Inoltre viene precisato che (…) l'ordinanza impugnata ha poi evidenziato che sussiste incompatibilità tra l'acquisizione gratuita e l'ordine di demolizione emesso dal giudice con la sentenza di condanna soltanto se, con delibera consiliare, l'ente locale stabilisce di non demolire l'opera acquisita ai sensi dell'art. 31, comma 5, d.P.R. n. 380/2001, il quale prevede che «l'opera acquisita è demolita con ordinanza del dirigente o del responsabile del competente ufficio comunale a spese dei responsabili dell'abuso, salvo che con deliberazione consiliare non si dichiari l'esistenza di prevalenti interessi pubblici e sempre che l'opera non contrasti con rilevanti interessi urbanistici, ambientali o di rispetto dell'assetto idrogeologico» (…). In particolare (…) il permesso di costruire in sanatoria, successivo all'acquisizione al patrimonio immobiliare del Comune, è illegittimo, in quanto emesso a favore di un soggetto che non era più titolare del bene, spettando al Comune di stabilire se mantenere o demolire l'opera (...).”

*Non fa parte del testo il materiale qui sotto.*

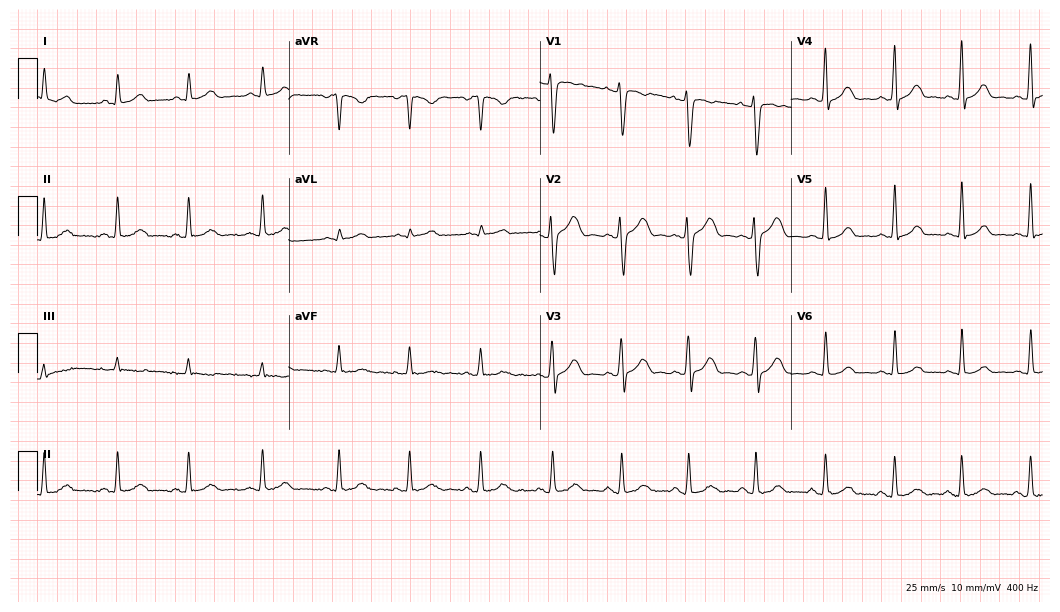
ECG — a woman, 31 years old. Screened for six findings — first-degree AV block, right bundle branch block (RBBB), left bundle branch block (LBBB), sinus bradycardia, atrial fibrillation (AF), sinus tachycardia — none is recorded. Findings outside these six are not listed.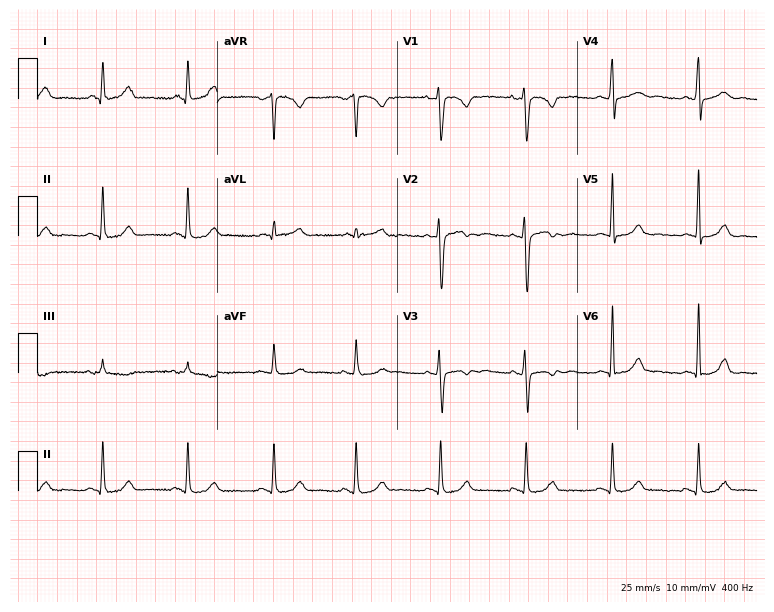
Standard 12-lead ECG recorded from a 42-year-old female (7.3-second recording at 400 Hz). None of these six findings is recorded: first-degree AV block, right bundle branch block, left bundle branch block, sinus bradycardia, atrial fibrillation, sinus tachycardia. Only these six findings were labelled.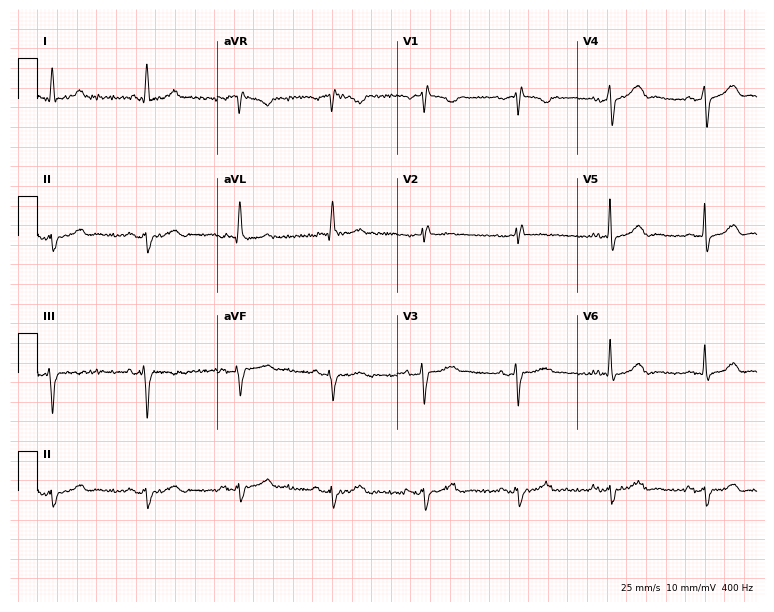
ECG (7.3-second recording at 400 Hz) — a male, 73 years old. Screened for six findings — first-degree AV block, right bundle branch block, left bundle branch block, sinus bradycardia, atrial fibrillation, sinus tachycardia — none is recorded.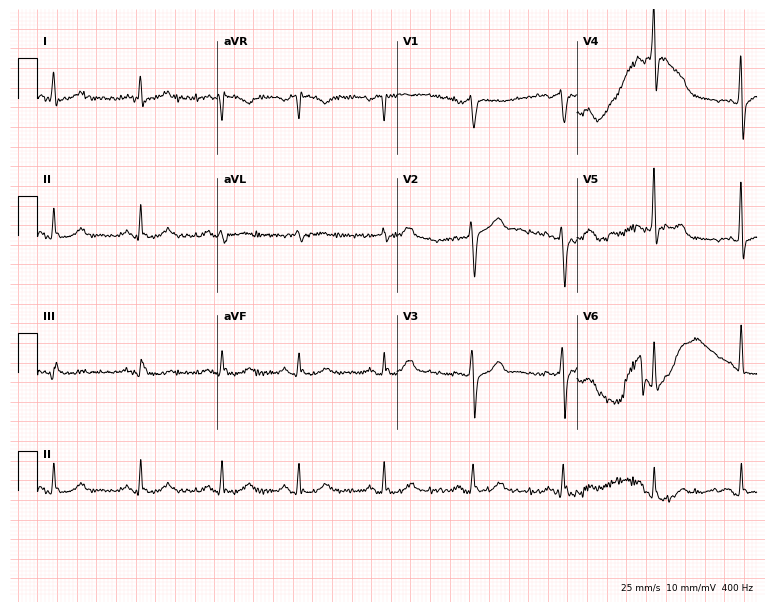
ECG (7.3-second recording at 400 Hz) — a 54-year-old male patient. Labelled as a normal ECG.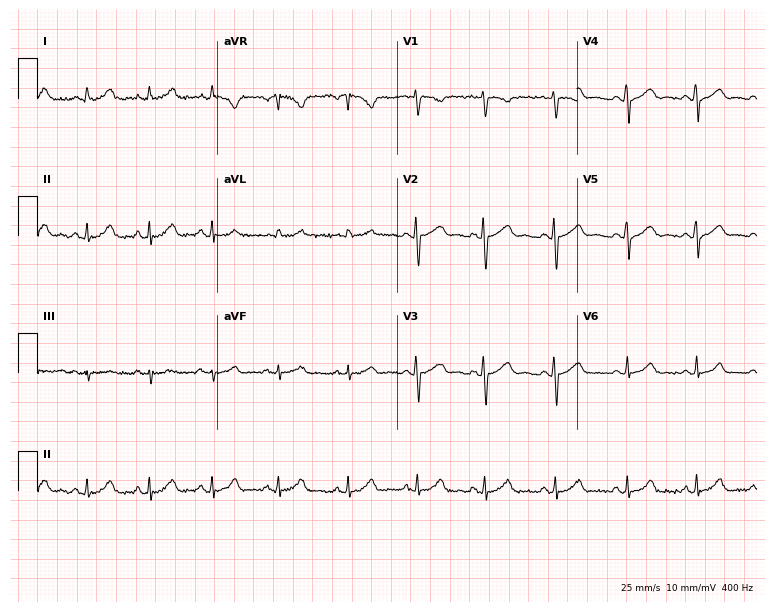
ECG — a female patient, 24 years old. Labelled as a normal ECG.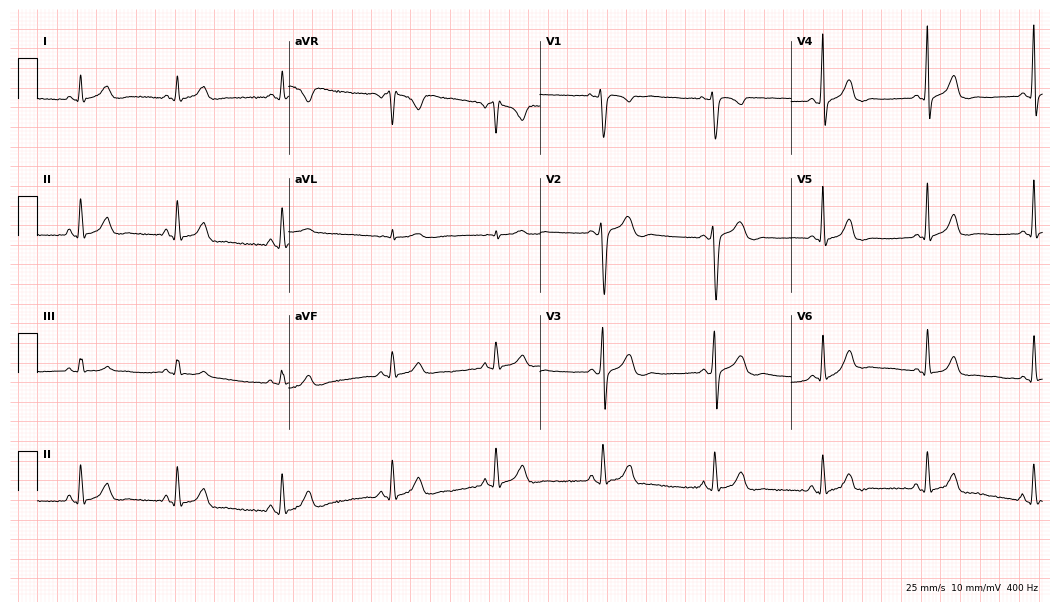
12-lead ECG from a woman, 40 years old (10.2-second recording at 400 Hz). No first-degree AV block, right bundle branch block (RBBB), left bundle branch block (LBBB), sinus bradycardia, atrial fibrillation (AF) or sinus tachycardia recorded for this tracing. Findings outside these six are not listed.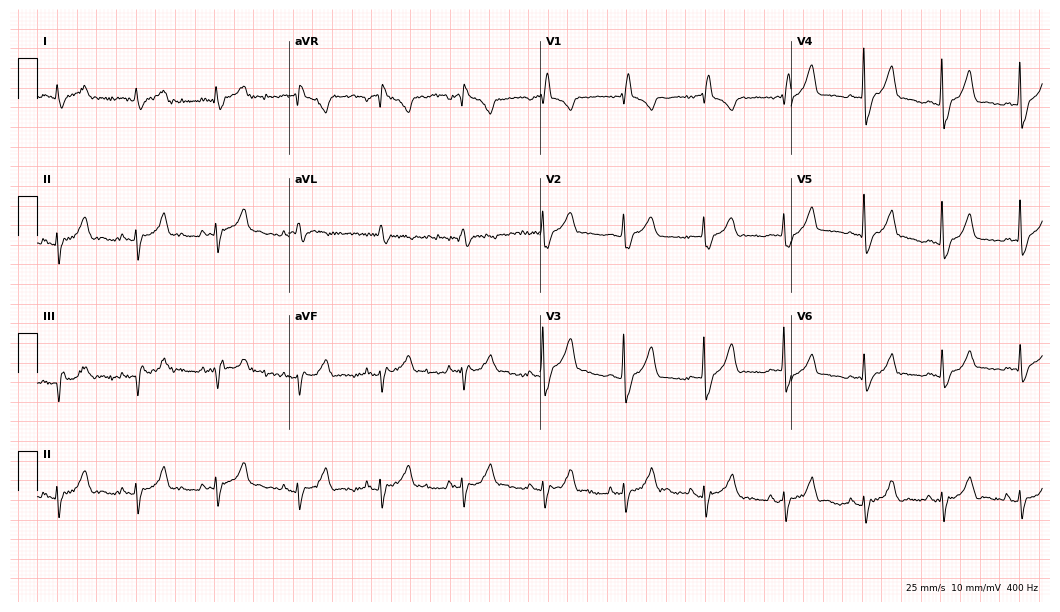
Electrocardiogram (10.2-second recording at 400 Hz), a 72-year-old male patient. Interpretation includes right bundle branch block.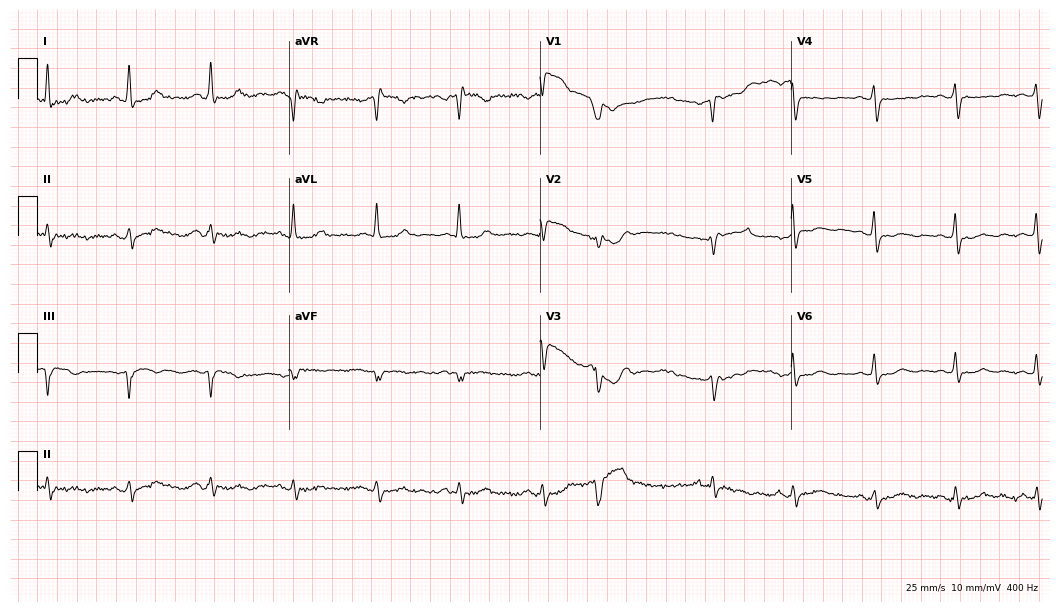
Resting 12-lead electrocardiogram (10.2-second recording at 400 Hz). Patient: a female, 60 years old. None of these six findings is recorded: first-degree AV block, right bundle branch block, left bundle branch block, sinus bradycardia, atrial fibrillation, sinus tachycardia.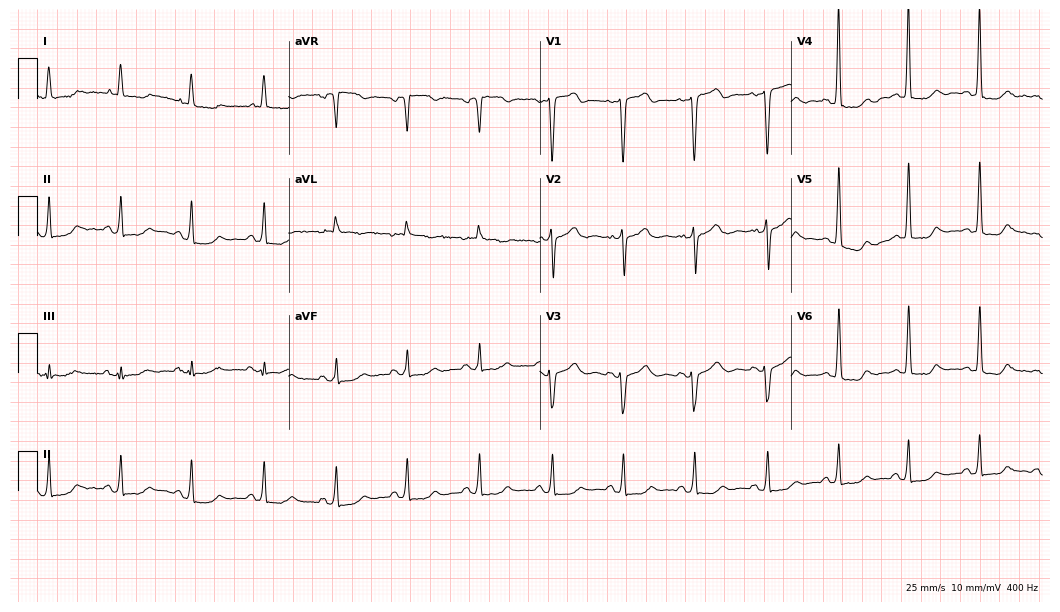
Resting 12-lead electrocardiogram. Patient: an 83-year-old woman. None of these six findings is recorded: first-degree AV block, right bundle branch block, left bundle branch block, sinus bradycardia, atrial fibrillation, sinus tachycardia. Only these six findings were labelled.

Quindi il permesso di costruire in sanatoria, quando rilasciato successivamente all'acquisizione al patrimonio comunale, risulta illegittimo in quanto emesso a favore di un soggetto che non è più titolare del bene. Inoltre, la Corte ha precisato come spetti esclusivamente al Comune stabilire, con deliberazione consiliare, se mantenere o demolire l'opera acquisita, valutando l'esistenza di prevalenti interessi pubblici e verificando che l'opera non contrasti con rilevanti interessi urbanistici, ambientali o di rispetto dell'assetto idrogeologico.
Concludendo, la Cassazione ha quindi ribadito che, una volta avvenuta l’acquisizione, solo il Comune può decidere, con apposita delibera, se mantenere l’opera abusiva per ragioni di prevalente interesse pubblico o procedere alla sua demolizione. In conclusione, la sanatoria edilizia non può essere invocata in ritardo per paralizzare gli effetti dell'accertamento di conformità di un’opera, né tantomeno per annullare un ordine di demolizione già divenuto esecutivo.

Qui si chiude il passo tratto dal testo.